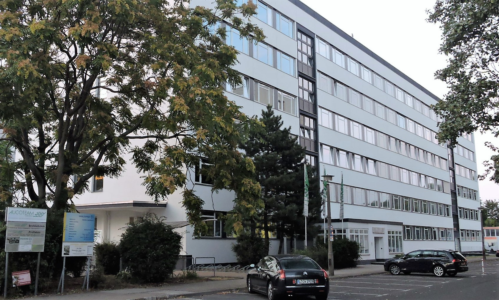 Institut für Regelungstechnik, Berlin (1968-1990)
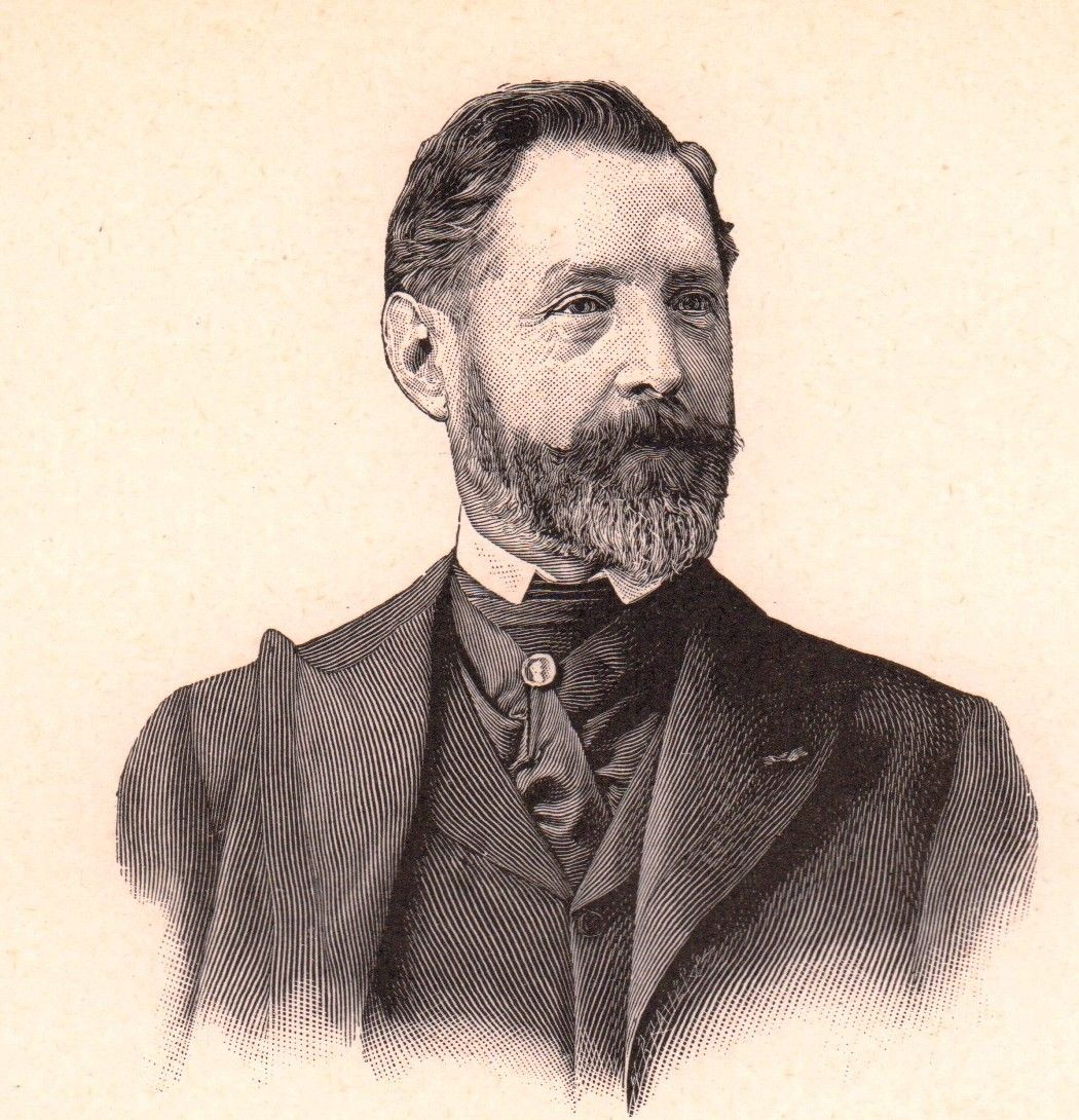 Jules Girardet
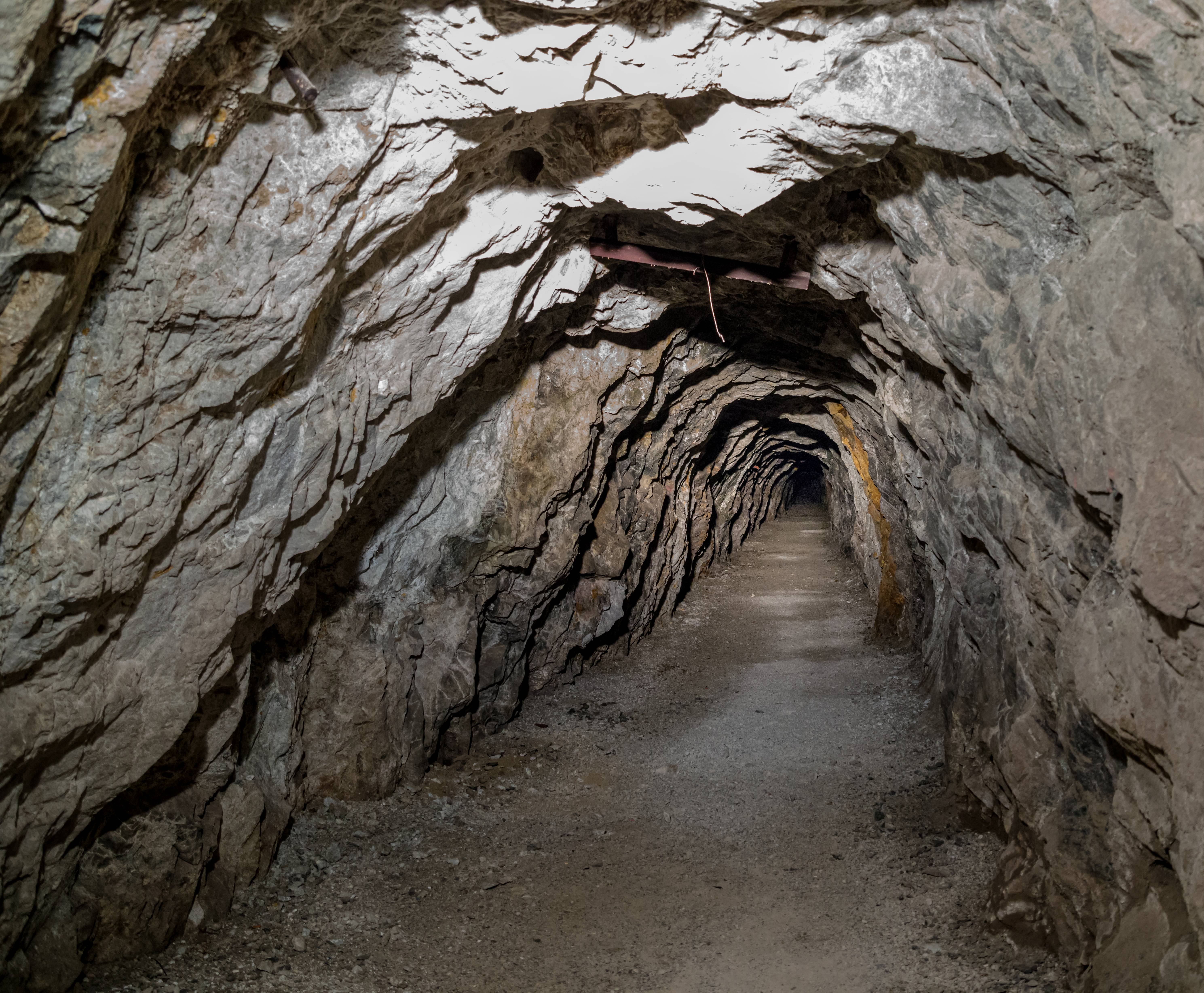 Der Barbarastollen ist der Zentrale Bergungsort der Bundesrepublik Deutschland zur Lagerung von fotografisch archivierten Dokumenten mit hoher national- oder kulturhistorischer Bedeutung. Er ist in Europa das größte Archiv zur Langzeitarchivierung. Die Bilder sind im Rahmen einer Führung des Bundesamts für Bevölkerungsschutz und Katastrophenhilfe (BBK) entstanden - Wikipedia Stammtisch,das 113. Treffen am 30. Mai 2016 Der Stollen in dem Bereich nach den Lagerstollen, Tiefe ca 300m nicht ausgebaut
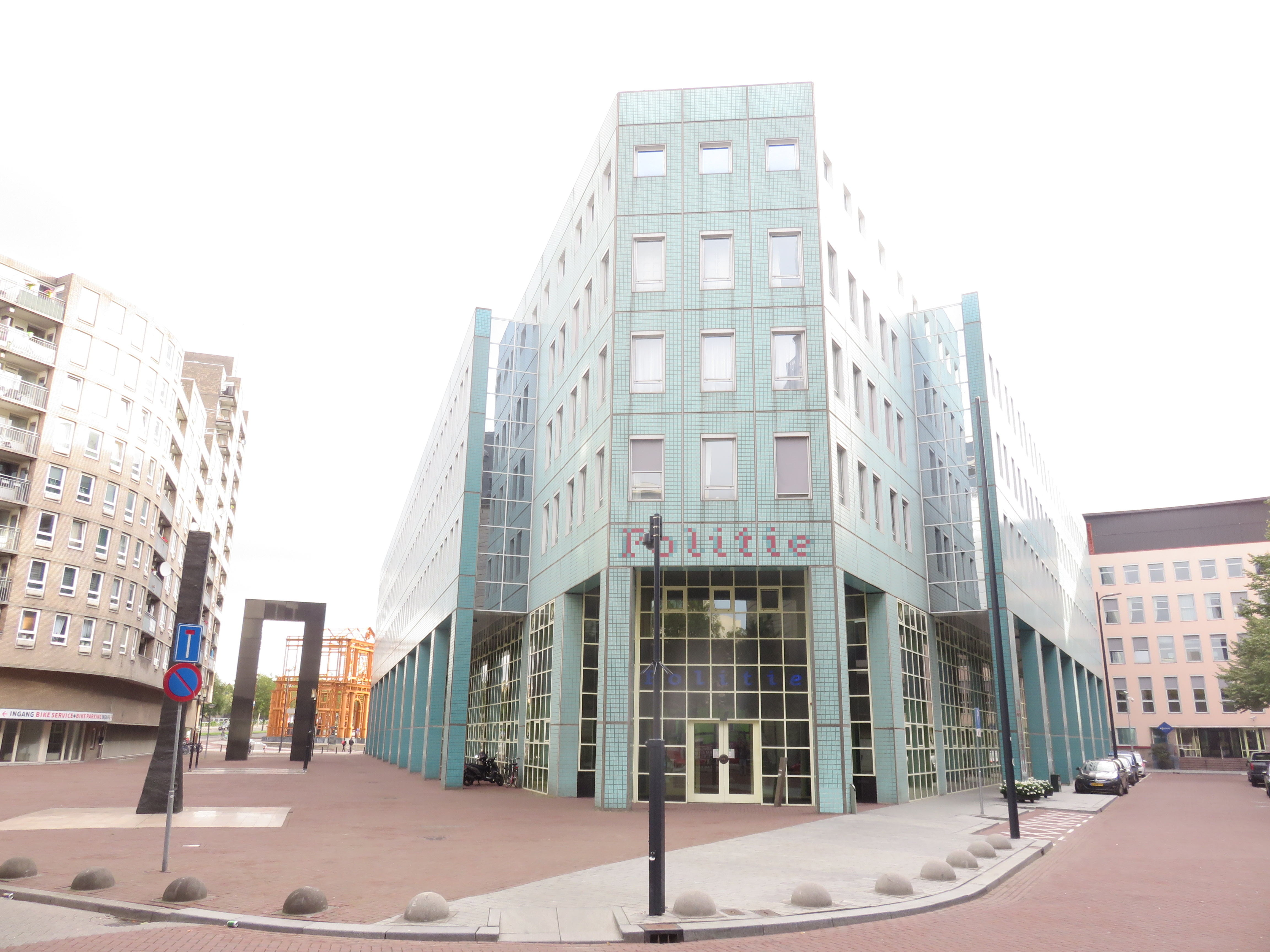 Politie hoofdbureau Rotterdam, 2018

---

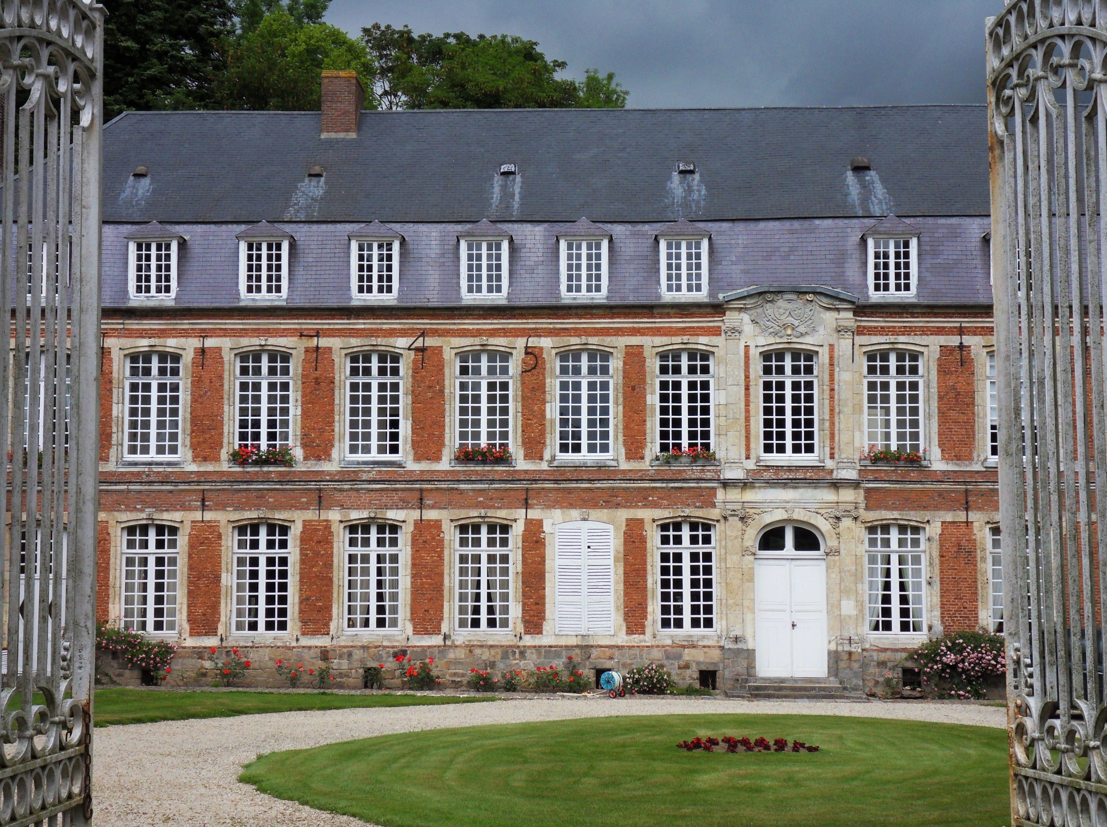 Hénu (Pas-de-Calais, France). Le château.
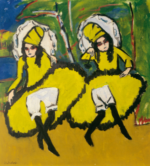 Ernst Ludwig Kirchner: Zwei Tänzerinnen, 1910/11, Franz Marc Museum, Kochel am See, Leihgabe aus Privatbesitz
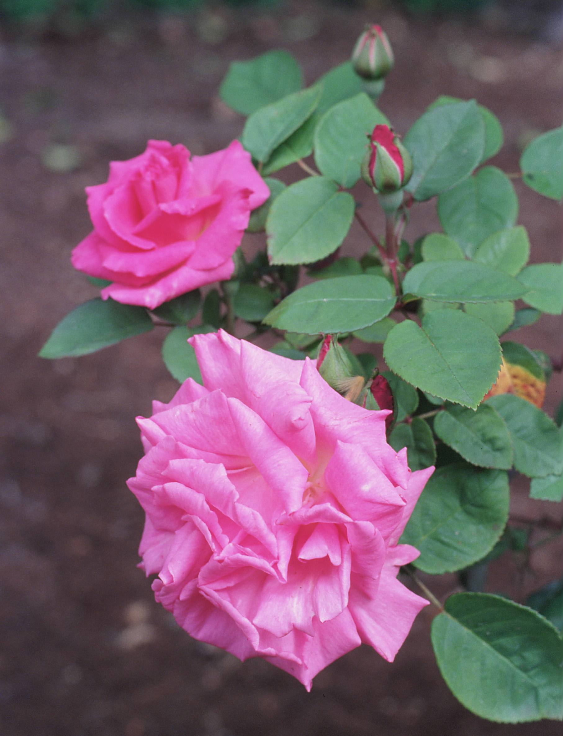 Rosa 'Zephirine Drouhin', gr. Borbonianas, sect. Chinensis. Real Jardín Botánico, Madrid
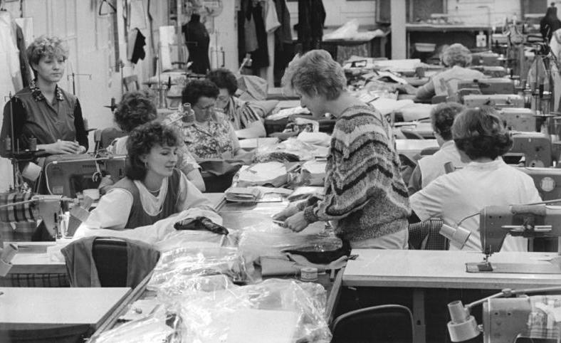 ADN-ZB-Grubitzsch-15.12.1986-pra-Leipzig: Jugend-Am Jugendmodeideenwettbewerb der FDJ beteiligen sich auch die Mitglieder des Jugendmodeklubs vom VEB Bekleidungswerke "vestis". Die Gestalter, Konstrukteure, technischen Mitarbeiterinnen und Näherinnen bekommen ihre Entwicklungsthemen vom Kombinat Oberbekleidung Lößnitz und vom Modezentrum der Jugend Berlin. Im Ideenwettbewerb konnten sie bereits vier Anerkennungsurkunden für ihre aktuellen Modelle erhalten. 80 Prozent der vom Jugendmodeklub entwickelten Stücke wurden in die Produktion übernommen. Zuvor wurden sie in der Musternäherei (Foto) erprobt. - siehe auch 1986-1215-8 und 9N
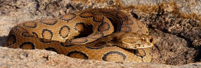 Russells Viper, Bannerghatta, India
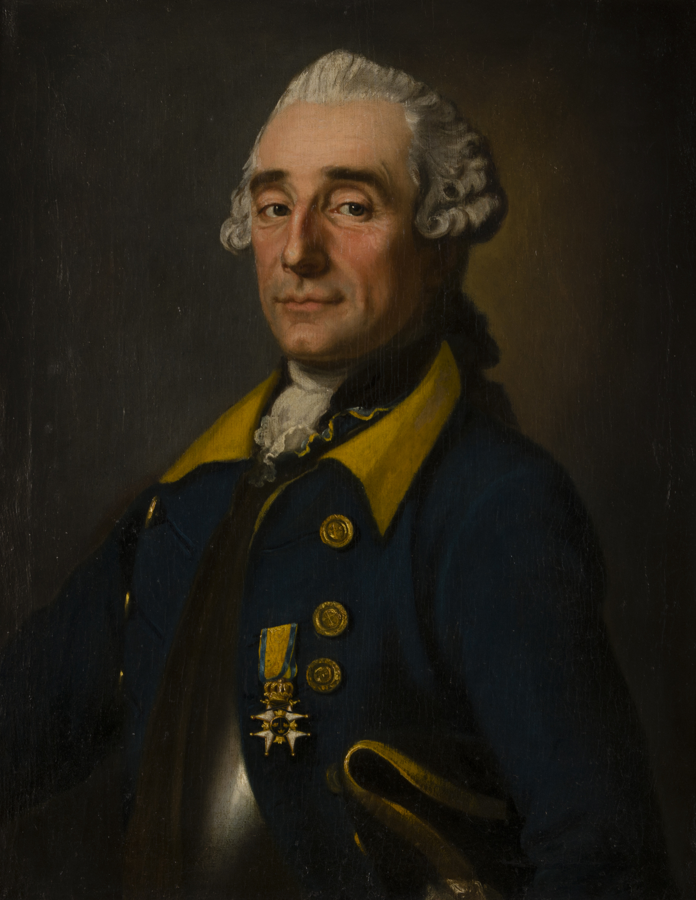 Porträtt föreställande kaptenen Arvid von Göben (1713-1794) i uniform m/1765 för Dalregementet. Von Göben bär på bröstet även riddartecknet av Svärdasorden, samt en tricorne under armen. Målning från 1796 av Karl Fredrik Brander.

---

§ Exercise objective
Go back to the listing above and reproduce, exactly, the stretch from the line bearing "Russells Viper, Bannerghatta, India" through the line bearing "Porträtt föreställande kaptenen", without its pictures.

§ Solution to this task
 Russells Viper, Bannerghatta, India
 Porträtt föreställande kaptenen Arvid von Göben (1713-1794) i uniform m/1765 för Dalregementet. Von Göben bär på bröstet även riddartecknet av Svärdasorden, samt en tricorne under armen. Målning från 1796 av Karl Fredrik Brander.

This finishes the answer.